(Data items)
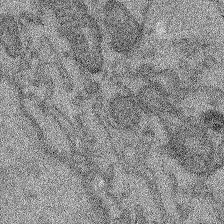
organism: Human
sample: HeLa cells
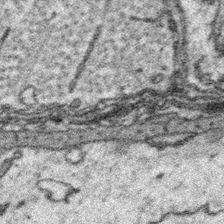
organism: Platynereis dumerilii
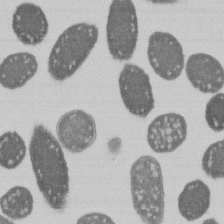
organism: E. coli
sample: Bacterial nucleoid
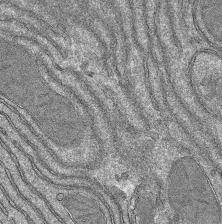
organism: Mouse
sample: Mouse hepatocytes
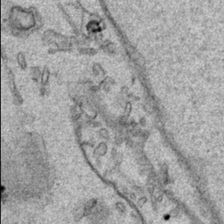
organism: Human
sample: Mitochondria in HCT116 cells
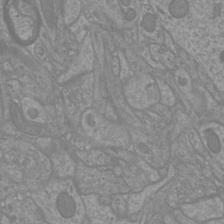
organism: Mouse
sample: Cortical neurons
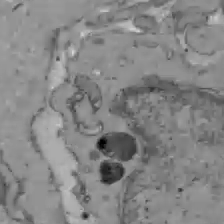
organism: C57BL Mouse
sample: Liver
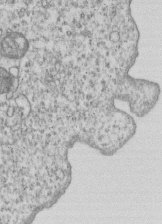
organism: Human
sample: MDA-MB-231 cells
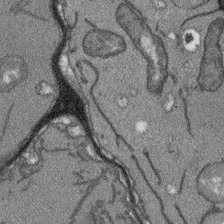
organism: Arabidopsis thaliana
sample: Root tip
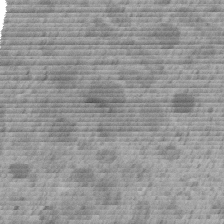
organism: C. elegans
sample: C. elegans embryo early stage
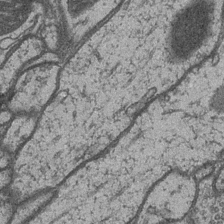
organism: Drosophila
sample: Optic medulla
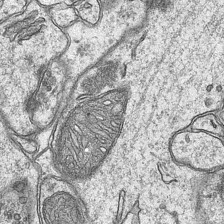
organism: Mouse
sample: CA1 Hippocampus
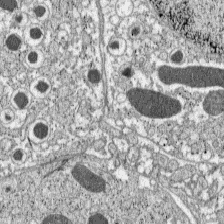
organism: C57BL Mouse
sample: Pancreatic islet
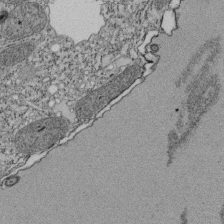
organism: Tetrahymena
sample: Cilia in tetrahymena
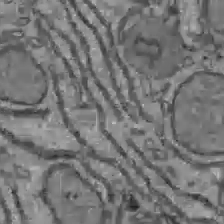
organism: C57BL Mouse
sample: Liver
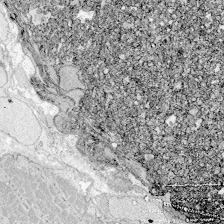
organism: Zebrafish
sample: Whole-Brain
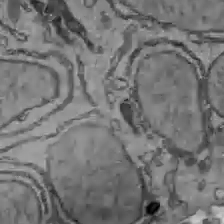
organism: C57BL Mouse
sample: Liver
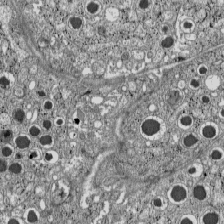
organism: C57BL Mouse
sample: Pancreatic islet
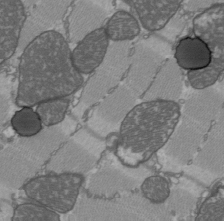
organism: C57BL Mouse
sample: Heart
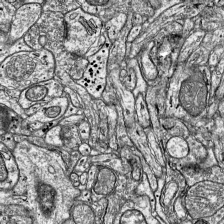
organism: Mouse
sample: Visual Cortex
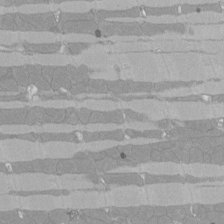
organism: Rat
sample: Left ventricle
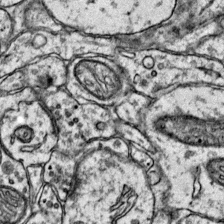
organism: Mouse
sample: Primary visual cortex
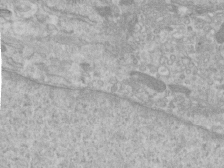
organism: Human
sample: Centriole in RPE cells
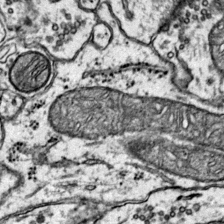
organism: Mouse
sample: Primary visual cortex
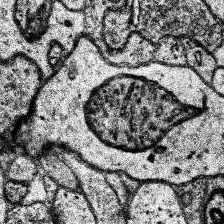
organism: Human
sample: Temporal Lobe
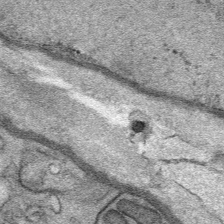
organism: Mouse
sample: Mouse Salivary gland
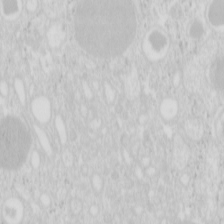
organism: Mouse
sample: Pancreas
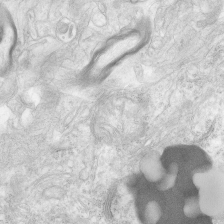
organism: Human
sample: Neocortex
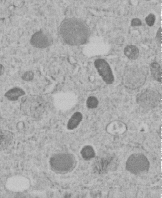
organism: C. elegans
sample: C. elegans embryo early stage
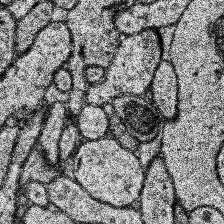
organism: Human
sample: Temporal Lobe
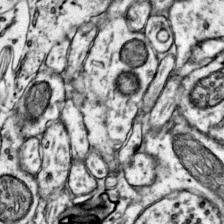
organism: Mouse
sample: Primary visual cortex
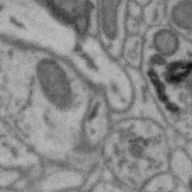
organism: Zebra finch
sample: Brain
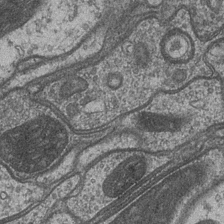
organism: Drosophila
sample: Optic medulla
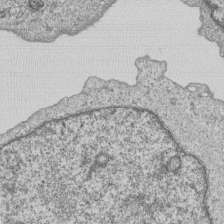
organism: Human
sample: MDA-MB-231 cells
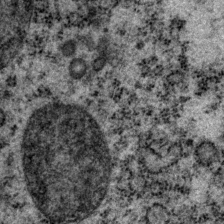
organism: P. pacificus
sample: Pharynx
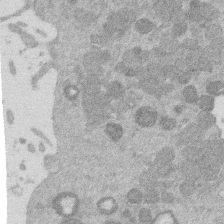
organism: Mouse
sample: Dividing mouse embryo 1 cell stage
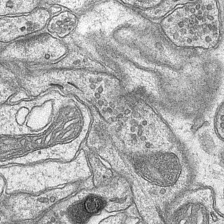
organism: Mouse
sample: CA1 Hippocampus
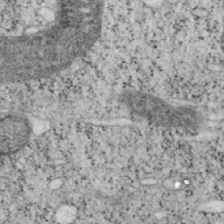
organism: Mouse
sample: OT-I killer T cells with ID8 ovarian cancer cells
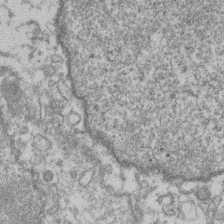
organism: Mouse
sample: T cell stromal cell synapse
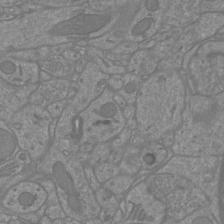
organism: Mouse
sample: Cortical neurons
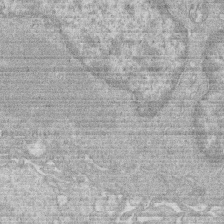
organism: Human
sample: Macrophage cells
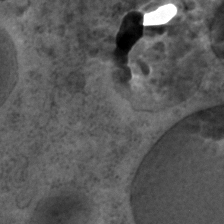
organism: C. elegans
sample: C. elegans embryo
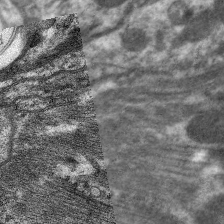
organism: C. elegans
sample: Pharynx
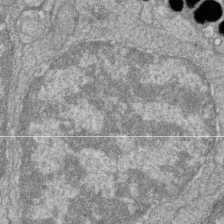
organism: Zebrafish
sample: Cilia; retinal pigment epithelium
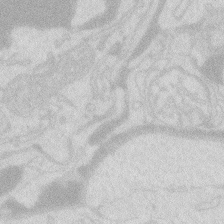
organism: Zebrafish
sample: Macrophage
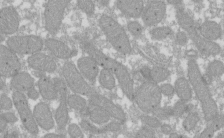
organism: Xenopus
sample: Cilia; centrioles in frog embryo cells
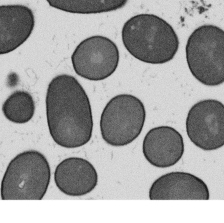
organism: B. subtilis
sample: Bacterial spore
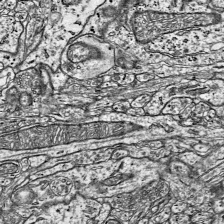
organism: Mouse
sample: Visual Cortex
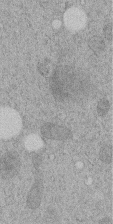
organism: C. elegans
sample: C. elegans embryo early stage
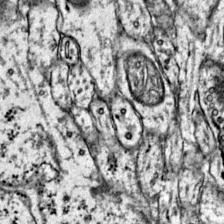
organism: Mouse
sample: Primary visual cortex
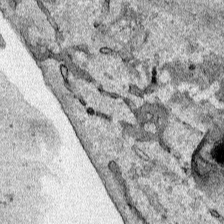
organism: Human
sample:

| WHAT YOU HAVE TO DO |
Please output the data above exactly as given, omitting every picture.

| OUTPUT FOR THIS EXERCISE |
organism: Human
sample: HeLa cells
organism: Platynereis dumerilii
organism: E. coli
sample: Bacterial nucleoid
organism: Mouse
sample: Mouse hepatocytes
organism: Human
sample: Mitochondria in HCT116 cells
organism: Mouse
sample: Cortical neurons
organism: C57BL Mouse
sample: Liver
organism: Human
sample: MDA-MB-231 cells
organism: Arabidopsis thaliana
sample: Root tip
organism: C. elegans
sample: C. elegans embryo early stage
organism: Drosophila
sample: Optic medulla
organism: Mouse
sample: CA1 Hippocampus
organism: C57BL Mouse
sample: Pancreatic islet
organism: Tetrahymena
sample: Cilia in tetrahymena
organism: C57BL Mouse
sample: Liver
organism: Zebrafish
sample: Whole-Brain
organism: C57BL Mouse
sample: Liver
organism: C57BL Mouse
sample: Pancreatic islet
organism: C57BL Mouse
sample: Heart
organism: Mouse
sample: Visual Cortex
organism: Rat
sample: Left ventricle
organism: Mouse
sample: Primary visual cortex
organism: Human
sample: Centriole in RPE cells
organism: Mouse
sample: Primary visual cortex
organism: Human
sample: Temporal Lobe
organism: Mouse
sample: Mouse Salivary gland
organism: Mouse
sample: Pancreas
organism: Human
sample: Neocortex
organism: C. elegans
sample: C. elegans embryo early stage
organism: Human
sample: Temporal Lobe
organism: Mouse
sample: Primary visual cortex
organism: Zebra finch
sample: Brain
organism: Drosophila
sample: Optic medulla
organism: Human
sample: MDA-MB-231 cells
organism: P. pacificus
sample: Pharynx
organism: Mouse
sample: Dividing mouse embryo 1 cell stage
organism: Mouse
sample: CA1 Hippocampus
organism: Mouse
sample: OT-I killer T cells with ID8 ovarian cancer cells
organism: Mouse
sample: T cell stromal cell synapse
organism: Mouse
sample: Cortical neurons
organism: Human
sample: Macrophage cells
organism: C. elegans
sample: C. elegans embryo
organism: C. elegans
sample: Pharynx
organism: Zebrafish
sample: Cilia; retinal pigment epithelium
organism: Zebrafish
sample: Macrophage
organism: Xenopus
sample: Cilia; centrioles in frog embryo cells
organism: B. subtilis
sample: Bacterial spore
organism: Mouse
sample: Visual Cortex
organism: C. elegans
sample: C. elegans embryo early stage
organism: Mouse
sample: Primary visual cortex
organism: Human
sample:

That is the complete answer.